[GIVEN RECORDS]

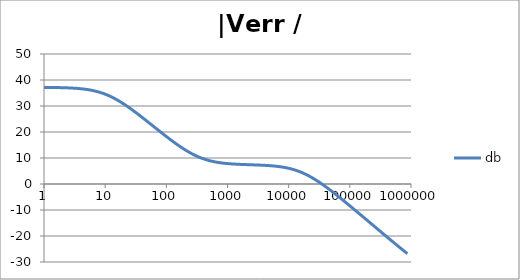
| Category | db |
|---|---|
| 1.0 | 37.149 |
| 1.0715193052376064 | 37.143 |
| 1.1481536214968828 | 37.137 |
| 1.2302687708123814 | 37.13 |
| 1.318256738556407 | 37.122 |
| 1.4125375446227544 | 37.113 |
| 1.513561248436208 | 37.102 |
| 1.6218100973589298 | 37.09 |
| 1.7378008287493754 | 37.077 |
| 1.8620871366628673 | 37.061 |
| 1.9952623149688797 | 37.043 |
| 2.1379620895022318 | 37.022 |
| 2.2908676527677727 | 36.998 |
| 2.45470891568503 | 36.971 |
| 2.6302679918953817 | 36.941 |
| 2.8183829312644537 | 36.906 |
| 3.0199517204020156 | 36.866 |
| 3.235936569296282 | 36.82 |
| 3.467368504525316 | 36.769 |
| 3.7153522909717256 | 36.71 |
| 3.9810717055349727 | 36.644 |
| 4.265795188015926 | 36.57 |
| 4.570881896148749 | 36.486 |
| 4.897788193684462 | 36.391 |
| 5.2480746024977245 | 36.285 |
| 5.62341325190349 | 36.166 |
| 6.025595860743575 | 36.034 |
| 6.456542290346554 | 35.886 |
| 6.918309709189363 | 35.723 |
| 7.4131024130091765 | 35.543 |
| 7.943282347242814 | 35.345 |
| 8.511380382023765 | 35.129 |
| 9.120108393559095 | 34.893 |
| 9.772372209558105 | 34.637 |
| 10.47128548050899 | 34.361 |
| 11.22018454301963 | 34.064 |
| 12.022644346174127 | 33.746 |
| 12.88249551693134 | 33.408 |
| 13.803842646028851 | 33.05 |
| 14.791083881682074 | 32.673 |
| 15.848931924611136 | 32.277 |
| 16.98243652461744 | 31.863 |
| 18.197008586099834 | 31.431 |
| 19.498445997580447 | 30.984 |
| 20.892961308540382 | 30.523 |
| 22.387211385683386 | 30.047 |
| 23.988329190194897 | 29.559 |
| 25.703957827688622 | 29.06 |
| 27.54228703338165 | 28.55 |
| 29.51209226666385 | 28.031 |
| 31.62277660168379 | 27.504 |
| 33.884415613920254 | 26.97 |
| 36.307805477010106 | 26.43 |
| 38.90451449942804 | 25.884 |
| 41.686938347033525 | 25.334 |
| 44.6683592150963 | 24.78 |
| 47.86300923226381 | 24.222 |
| 51.28613839913647 | 23.663 |
| 54.95408738576247 | 23.102 |
| 58.88436553555889 | 22.54 |
| 63.09573444801931 | 21.978 |
| 67.60829753919813 | 21.416 |
| 72.44359600749901 | 20.855 |
| 77.62471166286915 | 20.296 |
| 83.17637711026705 | 19.739 |
| 89.12509381337456 | 19.185 |
| 95.49925860214357 | 18.635 |
| 102.32929922807544 | 18.09 |
| 109.64781961431841 | 17.55 |
| 117.48975549395293 | 17.017 |
| 125.89254117941665 | 16.491 |
| 134.89628825916537 | 15.973 |
| 144.54397707459273 | 15.465 |
| 154.88166189124806 | 14.967 |
| 165.95869074375608 | 14.48 |
| 177.82794100389225 | 14.007 |
| 190.5460717963248 | 13.547 |
| 204.17379446695278 | 13.101 |
| 218.77616239495524 | 12.672 |
| 234.42288153199212 | 12.26 |
| 251.18864315095806 | 11.866 |
| 269.15348039269156 | 11.491 |
| 288.4031503126605 | 11.136 |
| 309.0295432513591 | 10.8 |
| 331.1311214825911 | 10.485 |
| 354.81338923357566 | 10.19 |
| 380.18939632056095 | 9.916 |
| 407.3802778041123 | 9.663 |
| 436.5158322401654 | 9.429 |
| 467.7351412871979 | 9.214 |
| 501.18723362727184 | 9.018 |
| 537.0317963702526 | 8.84 |
| 575.4399373371566 | 8.678 |
| 616.5950018614822 | 8.532 |
| 660.6934480075952 | 8.401 |
| 707.9457843841375 | 8.282 |
| 758.5775750291831 | 8.177 |
| 812.8305161640983 | 8.082 |
| 870.9635899560801 | 7.998 |
| 933.2543007969903 | 7.922 |
| 999.9999999999998 | 7.855 |
| 1071.5193052376057 | 7.795 |
| 1148.1536214968828 | 7.742 |
| 1230.2687708123801 | 7.694 |
| 1318.2567385564053 | 7.651 |
| 1412.537544622753 | 7.613 |
| 1513.5612484362066 | 7.578 |
| 1621.8100973589292 | 7.546 |
| 1737.8008287493742 | 7.516 |
| 1862.0871366628671 | 7.489 |
| 1995.2623149688786 | 7.463 |
| 2137.9620895022326 | 7.438 |
| 2290.867652767771 | 7.414 |
| 2454.708915685027 | 7.39 |
| 2630.26799189538 | 7.365 |
| 2818.382931264451 | 7.34 |
| 3019.9517204020176 | 7.314 |
| 3235.9365692962774 | 7.286 |
| 3467.368504525316 | 7.256 |
| 3715.352290971724 | 7.224 |
| 3981.07170553497 | 7.188 |
| 4265.795188015923 | 7.148 |
| 4570.881896148745 | 7.105 |
| 4897.788193684463 | 7.056 |
| 5248.074602497726 | 7.001 |
| 5623.413251903489 | 6.939 |
| 6025.595860743574 | 6.87 |
| 6456.54229034655 | 6.793 |
| 6918.309709189357 | 6.706 |
| 7413.102413009165 | 6.609 |
| 7943.282347242815 | 6.501 |
| 8511.380382023763 | 6.38 |
| 9120.108393559092 | 6.245 |
| 9772.3722095581 | 6.095 |
| 10471.285480509003 | 5.929 |
| 11220.184543019639 | 5.747 |
| 12022.64434617411 | 5.547 |
| 12882.495516931338 | 5.327 |
| 13803.842646028841 | 5.089 |
| 14791.083881682063 | 4.83 |
| 15848.931924611119 | 4.551 |
| 16982.436524617453 | 4.251 |
| 18197.008586099837 | 3.931 |
| 19498.445997580417 | 3.59 |
| 20892.961308540387 | 3.229 |
| 22387.211385683382 | 2.849 |
| 23988.32919019488 | 2.45 |
| 25703.957827688606 | 2.032 |
| 27542.28703338167 | 1.598 |
| 29512.092266663854 | 1.148 |
| 31622.77660168378 | 0.682 |
| 33884.41561392023 | 0.203 |
| 36307.805477010166 | -0.289 |
| 38904.514499428085 | -0.792 |
| 41686.93834703348 | -1.306 |
| 44668.35921509631 | -1.83 |
| 47863.00923226382 | -2.363 |
| 51286.13839913646 | -2.903 |
| 54954.08738576241 | -3.451 |
| 58884.365535558936 | -4.004 |
| 63095.73444801934 | -4.563 |
| 67608.29753919817 | -5.127 |
| 72443.59600749899 | -5.696 |
| 77624.71166286913 | -6.268 |
| 83176.37711026703 | -6.843 |
| 89125.09381337445 | -7.422 |
| 95499.25860214363 | -8.003 |
| 102329.29922807543 | -8.586 |
| 109647.81961431848 | -9.171 |
| 117489.75549395289 | -9.758 |
| 125892.54117941685 | -10.347 |
| 134896.28825916522 | -10.936 |
| 144543.97707459255 | -11.527 |
| 154881.66189124787 | -12.118 |
| 165958.69074375575 | -12.711 |
| 177827.9410038922 | -13.303 |
| 190546.07179632425 | -13.897 |
| 204173.79446695274 | -14.49 |
| 218776.16239495497 | -15.084 |
| 234422.88153199226 | -15.678 |
| 251188.64315095753 | -16.272 |
| 269153.480392691 | -16.865 |
| 288403.15031266044 | -17.459 |
| 309029.5432513582 | -18.052 |
| 331131.1214825907 | -18.644 |
| 354813.3892335749 | -19.236 |
| 380189.3963205612 | -19.827 |
| 407380.2778041119 | -20.417 |
| 436515.8322401649 | -21.005 |
| 467735.14128719777 | -21.593 |
| 501187.2336272717 | -22.179 |
| 537031.7963702519 | -22.762 |
| 575439.9373371559 | -23.344 |
| 616595.001861482 | -23.923 |
| 660693.4480075944 | -24.5 |
| 707945.7843841374 | -25.073 |
| 758577.575029183 | -25.643 |
| 812830.5161640996 | -26.208 |
| 870963.5899560791 | -26.769 |

[/GIVEN RECORDS]

TASK BRIEF. Look above for the line with "1862.0871366628671 | 7.489 |" and the line with "3467.368504525316 | 7.256 |", and reproduce exactly those two lines plus every line between, nothing more.

ANSWER SPACE.
| 1862.0871366628671 | 7.489 |
| 1995.2623149688786 | 7.463 |
| 2137.9620895022326 | 7.438 |
| 2290.867652767771 | 7.414 |
| 2454.708915685027 | 7.39 |
| 2630.26799189538 | 7.365 |
| 2818.382931264451 | 7.34 |
| 3019.9517204020176 | 7.314 |
| 3235.9365692962774 | 7.286 |
| 3467.368504525316 | 7.256 |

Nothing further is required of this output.